→ **WHAT THE TASK REQUIRES**
If an entry contains a picture, leave the picture out and reproduce everything else in the records below exactly.

→ **MATERIAL PROVIDED**
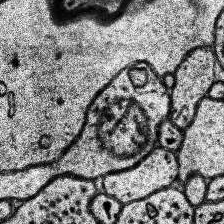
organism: Human
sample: Temporal Lobe
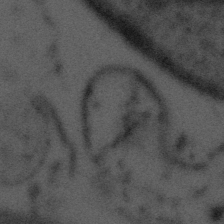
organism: Tuwongella immobilis
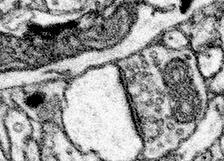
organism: Mouse
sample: Somatosensory cortex neuropil
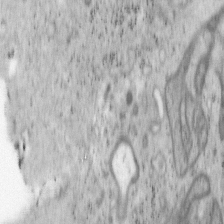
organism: Human
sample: HeLa cells
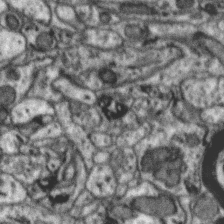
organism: Zebra finch
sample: Brain
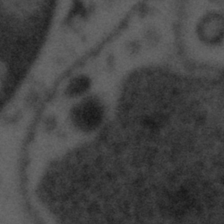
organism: Tuwongella immobilis
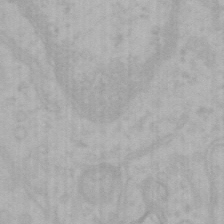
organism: Mouse
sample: Choroid plexus
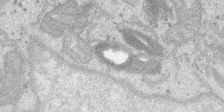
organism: Human
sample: Lung epithelial cells infected with SARS-CoV-2
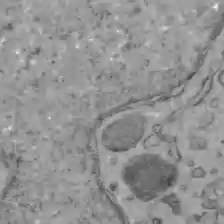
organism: C57BL Mouse
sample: Liver
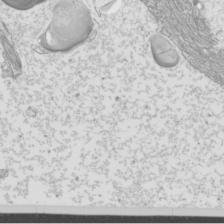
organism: Mouse
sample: Cilia; mouse epididymis
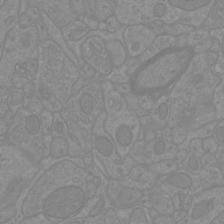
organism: Mouse
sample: Cortical neurons
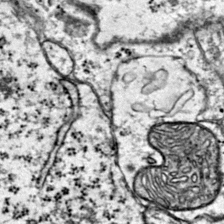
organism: Mouse
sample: Primary visual cortex
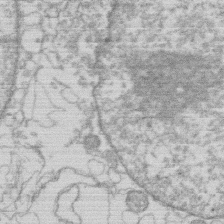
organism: Human
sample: Macrophage cells
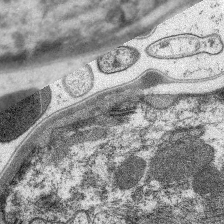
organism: C. elegans
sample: Pharynx
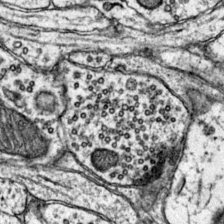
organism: Mouse
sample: Primary visual cortex
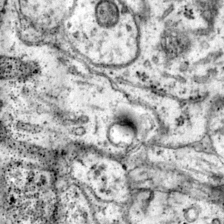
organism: Mouse
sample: Primary visual cortex
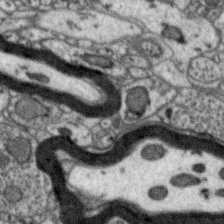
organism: Zebra finch
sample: Brain
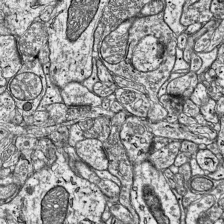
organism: Mouse
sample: Visual Cortex
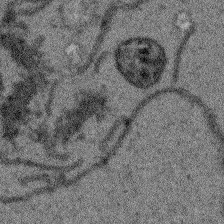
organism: Arabidopsis thaliana
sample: Root tip
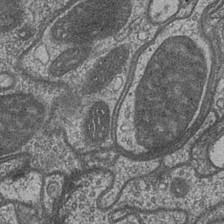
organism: Drosophila
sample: Optic medulla
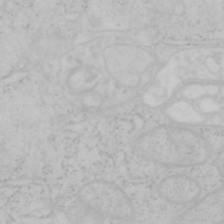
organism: Mouse
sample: OT-I killer T cells with ID8 ovarian cancer cells
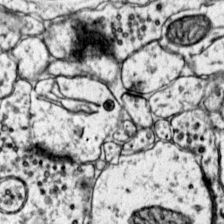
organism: Mouse
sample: Primary visual cortex

→ **TASK OUTPUT**
organism: Human
sample: Temporal Lobe
organism: Tuwongella immobilis
organism: Mouse
sample: Somatosensory cortex neuropil
organism: Human
sample: HeLa cells
organism: Zebra finch
sample: Brain
organism: Tuwongella immobilis
organism: Mouse
sample: Choroid plexus
organism: Human
sample: Lung epithelial cells infected with SARS-CoV-2
organism: C57BL Mouse
sample: Liver
organism: Mouse
sample: Cilia; mouse epididymis
organism: Mouse
sample: Cortical neurons
organism: Mouse
sample: Primary visual cortex
organism: Human
sample: Macrophage cells
organism: C. elegans
sample: Pharynx
organism: Mouse
sample: Primary visual cortex
organism: Mouse
sample: Primary visual cortex
organism: Zebra finch
sample: Brain
organism: Mouse
sample: Visual Cortex
organism: Arabidopsis thaliana
sample: Root tip
organism: Drosophila
sample: Optic medulla
organism: Mouse
sample: OT-I killer T cells with ID8 ovarian cancer cells
organism: Mouse
sample: Primary visual cortex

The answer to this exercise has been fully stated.